We found that the suspect list can be pruned from basic demographic information. On the basis of counting relevant relatives of the match, the initial list of candidates contains on average ~850 individuals (Fig. 2A). Our simulations indicate that localizing the target to within 100 miles will exclude 57% of the candidates on average (Fig. 2B and table S4). Next, availability of the target’s age to within ±5yrs will exclude 91% of the remaining candidates (Fig. 2C). Finally, inference of the biological sex of the target will halve the list to just around 16-17 individuals, a search space that is small enough for manual inspection. We also considered a scenario of re-identification of anonymized clinical genetic data. The safe harbor provisions of the HIPAA privacy law permits the release of the year of birth. An age specified at a single year resolution is as expected a more powerful identifier compared to a 10yr interval (Fig. 2D). Together with geography (<100miles) and sex, it is expected to reduce the search space to just 1-2 individuals (Fig. 2E).

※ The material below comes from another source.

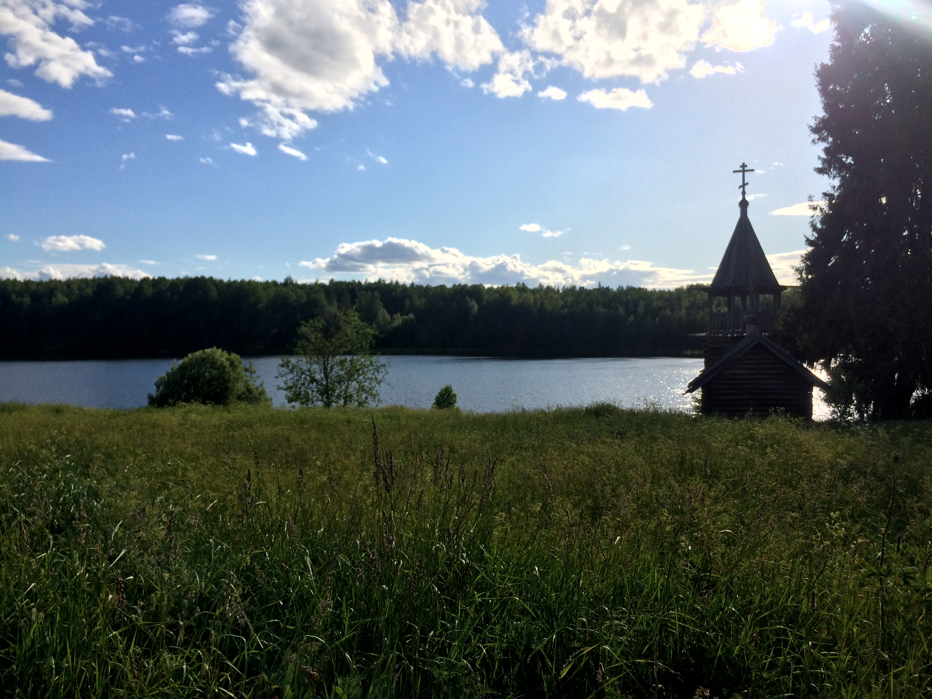 Космозеро (деревня)

Fig. 2 Tracing a person of interest from a distant match using demographic identifiers.

(A) The possible relatives of a match (green) in a database. Each square represents a potential degree of relatedness. The range corresponds to the 5%-95% percentile of shared IBD in cM from ref: (16). Red: relatives that could fit a bona-fida 3C match (~100cM). The average number of relatives is denoted in the top-left corner of each square based on a fertility rate of 2.5 children per couple. Nie/Nep: Niece/Nephew; G2: Great-great; G3: Great-great-great; A/U: Aunt/Uncle. (B) An example of the geographical dispersion of 3rd cousins or 2nd cousins once removed around the matched relative. Every circle denotes 100km. (C and D) The distribution of the expected age differences between matches and their potential relatives with a genetic distance of third cousins. The main text reports a conservative scenario, in which the age estimator of the target is in the highest bin of each histogram (red arrow). The age distribution is shown in (C) 10yr resolution in and (D) in 1yr resolution. (E) The entire pipeline of using demographic identifiers along with a long-range familial match to identify a US person (blue: average number of people).

To better understand the risk of re-identifying to human subjects, we conducted a long-range familial search on a specific 1000 Genomes Project individual. We selected a female from the CEU cohort in Utah, whose husband has been identified using surname inference (17). We extracted her genome from the (publicly available) 1000Genomes data repository, re-formatted her genotype to resemble a file released by DTC providers, and uploaded the genotype to GEDmatch. Searching GEDmatch returned two relatives, from North Dakota and Wyoming respectively, with sufficient genetic and genealogical details (Fig. 3). Both relatives shared about 170cM to 180cM with the 1000Genomes sample, which corresponds to 6-7 degrees of separation. They also shared 62cM between each other, indicating that they were distantly related via an ancestral couple who lived 4-6 generations ago. In about one hour of work, we identified the ancestral couple from publicly available genealogical records. Next, we searched for descendants of the ancestral couple that matched the publicly available demographic data of the 1000Genomes sample, such as her expected year of birth and pedigree structure. This step, performed manually, was time consuming and not trivial, as the ancestral couple had over ten children and hundreds of descendants. After a full day of work, we eventually traced the identity of our target, which was the same person we have previously re-identified based on surname inference.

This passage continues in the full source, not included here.